The neoliberal approach to education and schooling has gradually risen in the world since the middle of the 20th century. In terms of this approach, the social and other aspects of reality, including education and schooling, are seen through the lens of economics and business only (Adams 2006:8). It tends to view education through the lens of economic growth (Maistry 2014:7). Education itself is expected to be cost-effective (Maistry 2014:63) and provide the human power for economic growth (Welch 1998:158) and hence be technologised, commodified and saleable (Welch 1998:160). In essence, schools are seen as business corporations in which the government and parents invest in knowledge as a commodity and in the future of young people. Acculturation through education has become redefined as the acquisition of social and human capital (Rustin 2016:149), and schools are seen as institutions for the sorting and grading of the human resources that the economy might need in the future (Rustin 2016:148). The purposes of education and of schooling should be in sync with
these views of the essence of education and of the place and role of schools in society; education has to serve the needs of the economy (Maistry 2014:60) and therefore should aid in the formation of an individual who can possess, that is, who can create personal wealth for himself or herself, with the capacity to earn and pay wherever necessary, a possessor of private property and capital, intent on making money and profit, and focussed on self-interest and enrichment, individuals who will be useful to the (national) economy (Welch 1998:165), can serve ‘conservative’
(i.e. neoliberal) political interests and be useful to the industrialising economy (Welch 1998:164–165). It furthermore has to provide the workforce needed for the economy (Rustin 2016:150), including a new administrative elite (Rustin 2016:149) – individuals who can compete in the open market and can effectively participate in a global economy (Adams 2006:3; Rustin 2016:150).
This approach to teaching–learning, education in a formative sense and particularly schooling, has several implications for how human beings in education (homo educandus) are seen and hence also the discipline in schools. From a tender age, children are seen and educated as competitors and clients in the world market in which corporations do their business. From a very young age, they are educated to want more than what they ‘need to have’; there are many ‘nice to haves’ in affluent societies (shops and markets) and often their parents and carers honour children’s wishes to possess even relatively useless commodities. They soon learn in schools that they have to be strongly competitive and master the secrets of entrepreneurship to be successful as well as effective and efficient in this ‘world’ (cf. the entrepreneurship days held in even primary schools). They begin seeing themselves as human capital and the knowledge and skills that they attain in school as resources or commodities to help them get ahead in life, and also ahead of all competition. The school prepares them for job competition in the open market and to be able to meet market needs. In brief, their school education (and also beyond the schools, in the wider community as well as in their parental homes) moulds them into homo economicus [market actors]

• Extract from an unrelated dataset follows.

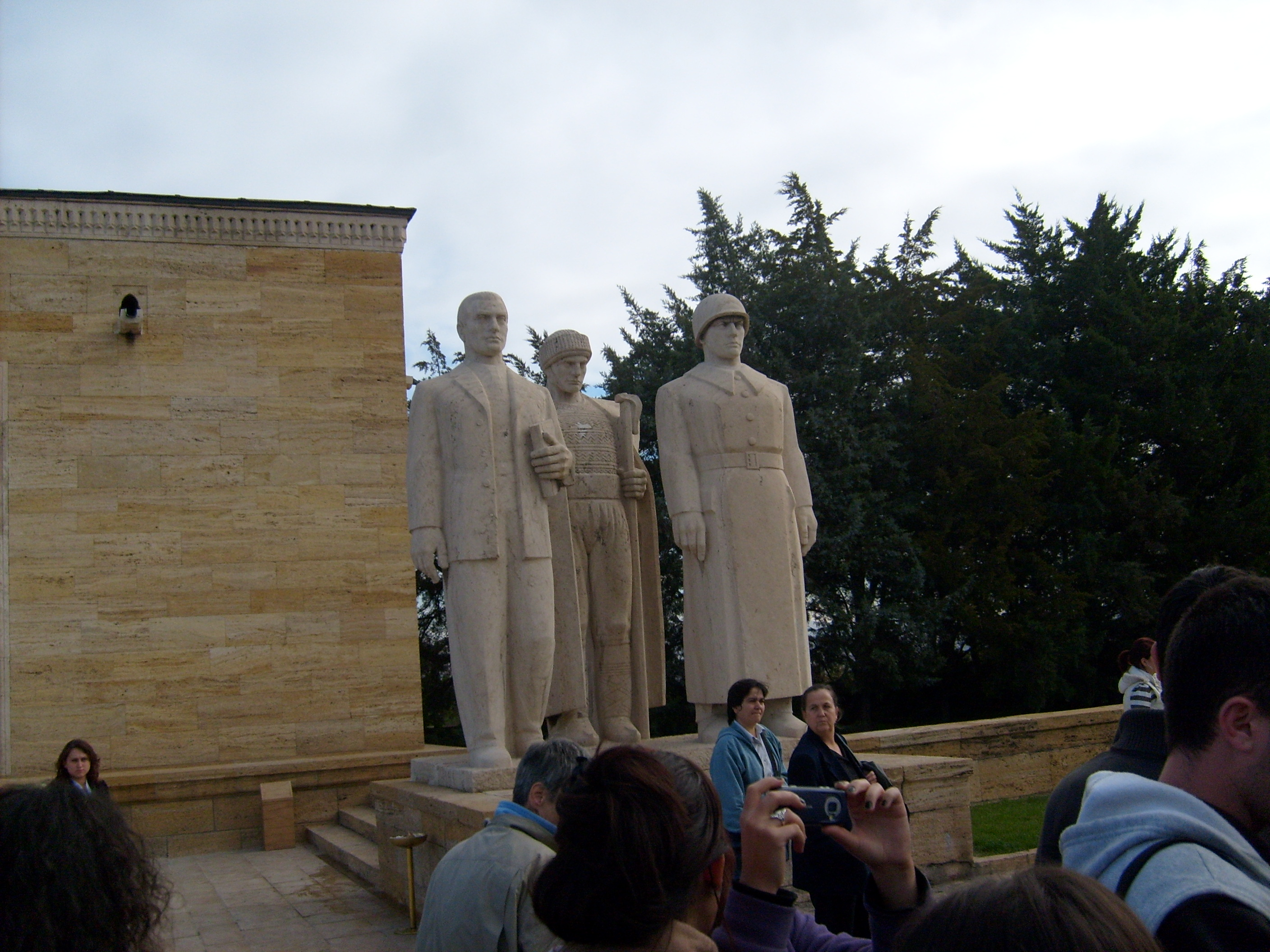 Ankara 3 Kasım 2007

instead of homo educandus [fully educated human beings].
As homo economicus, they soon learn the ‘value’ of individualism, entrepreneurship, competition, profit-making, consumption, utility maximisation, accountability and performance.

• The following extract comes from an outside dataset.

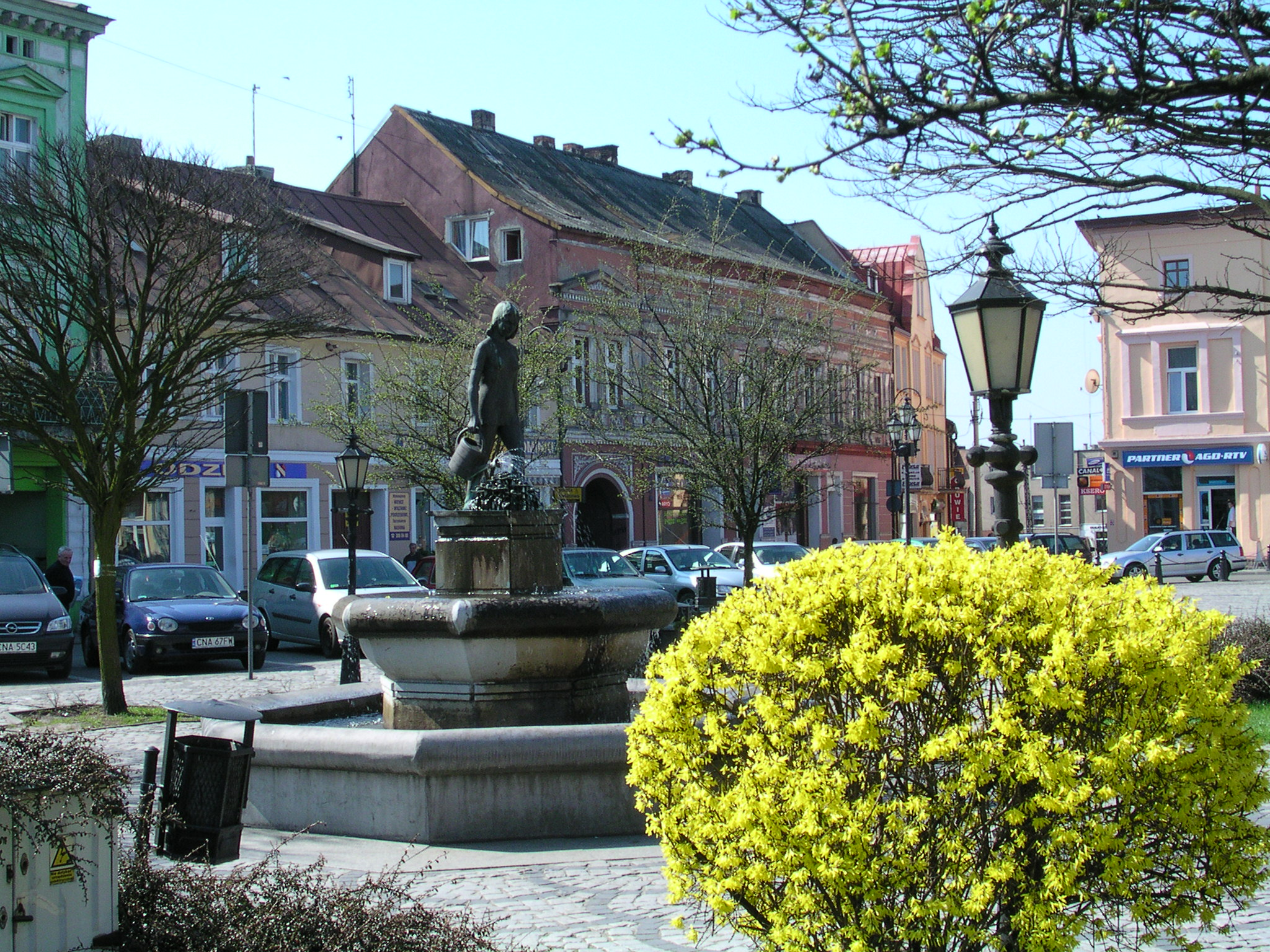 Rynek i fontanna

The neoliberal approach seems to have a threefold effect on schooling and the teaching–learning process. Neoliberalism has, firstly, in many schools infused the entire atmosphere of schooling to such an extent that schools have lost sight of their basic pedagogical or formative mission and have adopted a ‘metric fetish’ policy, a policy of chasing qualifications and of measuring achievement, of measuring and cataloguing, of ‘measuring madness’, ‘governance by data, disciplining and technologies of the self, of humiliation as organising value’. In the process, schools tend to become ‘data-driven systems’ intent upon rating and ranking, and their work becomes based on a ‘materialisation of values’ (Robbins & Kovalchuk 2012:198-203). Secondly, this lack of insight into the basic formative task of educators, of those who fail to see that the youngsters have to be guided to maturity in the fullest sense of the word, leads to reactions on the part of the learners (students). As they are not being recognised as complete human beings in their own right but rather as homo economicus-in-the-making, they become disruptive, insubordinate and disturb the peace and order that the school requires for its operations, all of which can be seen as reactions to the neoliberal character and approach, to the consumerist idealism of the school. Thirdly, the disruptive actions of learners who react in such ways to the neoliberal tendencies in and of the school elicit a zero-tolerance approach and the institution of a
‘curriculum of criminalisation’ on the part of the school in response to ill-discipline and antisocial behaviour by the students. In some schools, this could take the form of organised violence against the perpetrators, even to the extent of using Taser guns against them (Robbins & Kovalchuk 2012:199, 203, 214). It could be concluded on the basis of this outline of the impact of neoliberalism on schooling and education that an ideal for the school as formulated by Rudin (1976:203) more than four decades ago has not materialised in the meantime, at least not for those schools
that identify with a neoliberal ethos. In his (Rudin 1976:203) opinion, the young in schools will be best prepared for the future
‘by a school that itself is symbolic of the healthy society and that affords authentic engagement with real events’.